Again, implementation may prove to be costly for the case of odometer measurement procedures. An alternative constrained optimal regulation is proposed by Nines (1996). A combination of taxes on gasoline and automobiles could be combined with a government fuel content standard. The fuel tax would be independent of individual automobiles, but the car tax would depend on auto characteristics (egg, power, size, style), fuel economy and abatement features.
Since mileage demand is highly correlated with automobile features, the automobile tax would also affect miles driven. Moreover, additional incentives could be created. In a dynamic setting, a car sale tax could be partially returned to consumers as incentive for scrapping older models according to the abbreviation of the cars useful life. For the previous mechanism, a subsidy for pollution control equipment is relatively simple to define since control equipment such as catalytic converters and filters are directly observable.

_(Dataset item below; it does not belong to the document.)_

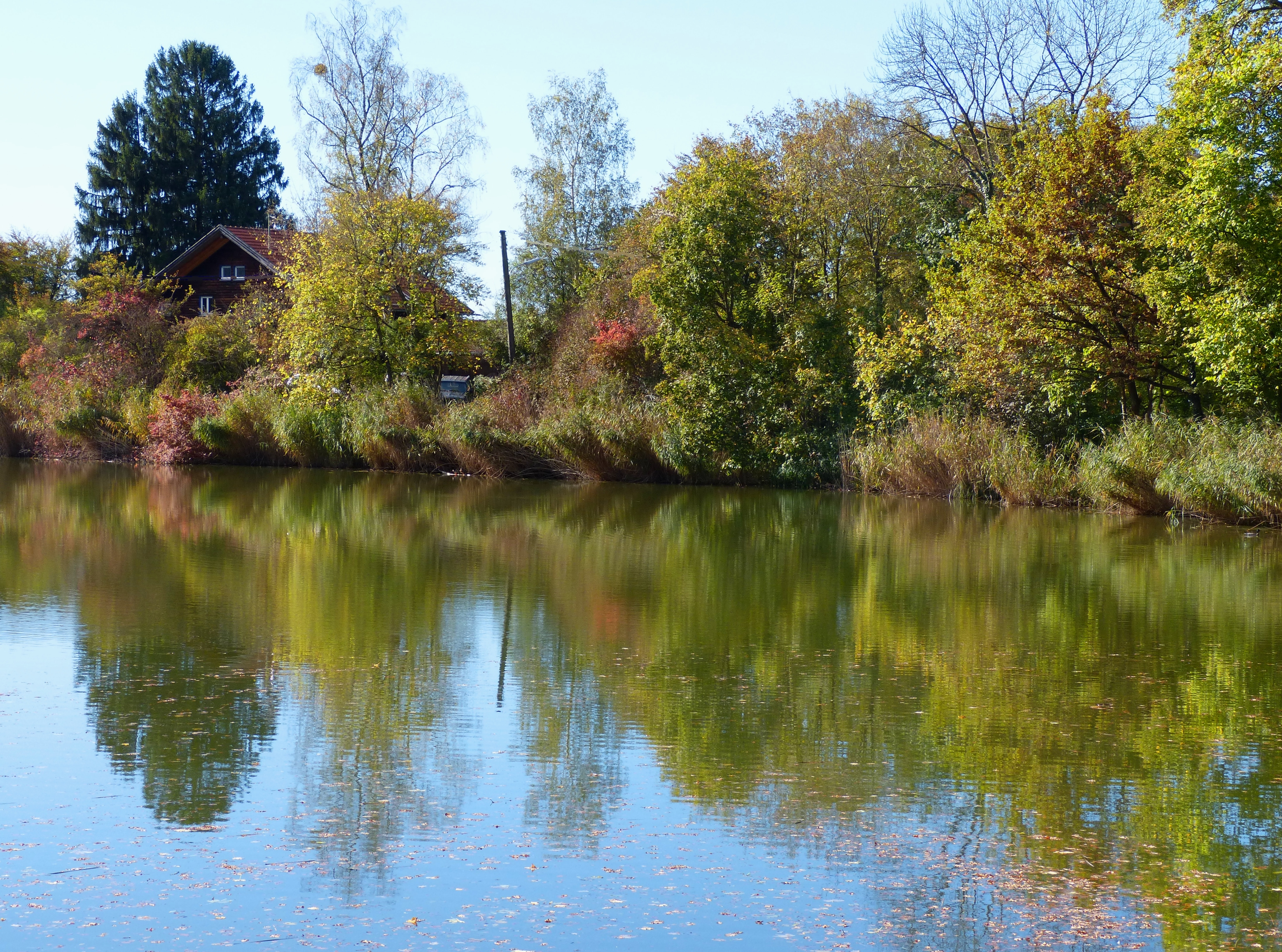 Widdersberger Weiher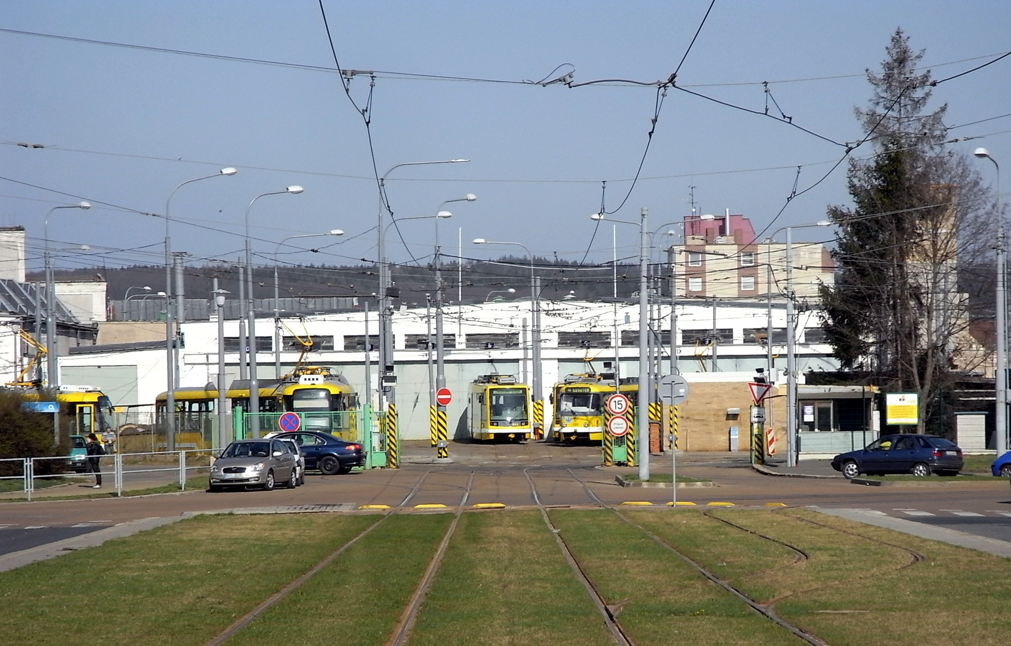 Straßenbahndepot Slovany in Pilsen.

The same applies for fuel, insofar as that emissions will rise more or less proportionately with fuel consumption for a given vehicle and given driving conditions. On the other hand, a tax on car characteristics requires a erotic identification of the relationship between car characteristics and remembers. In general, market based instruments are difficult to implement and regulators wishing to apply them would have to combine tax schemes with technological and emission standards. This approach does not maximize social welfare by setting optimal levels of pollution.
Rather, the aim is to use pricing mechanisms to increase cost-effectiveness in achieving a certain standard compliance regarded as desirables. That is, once environmental goals are defined, economic instruments can reduce the social costs of achieving them. The rationale is rather simple. Since users face different marginal control cost schedules, pollution taxes varying directly with users’ pollution levels will make users adopt control levels up to the point where pollution control costs are equal, at the margin, to non-compliance tax costs.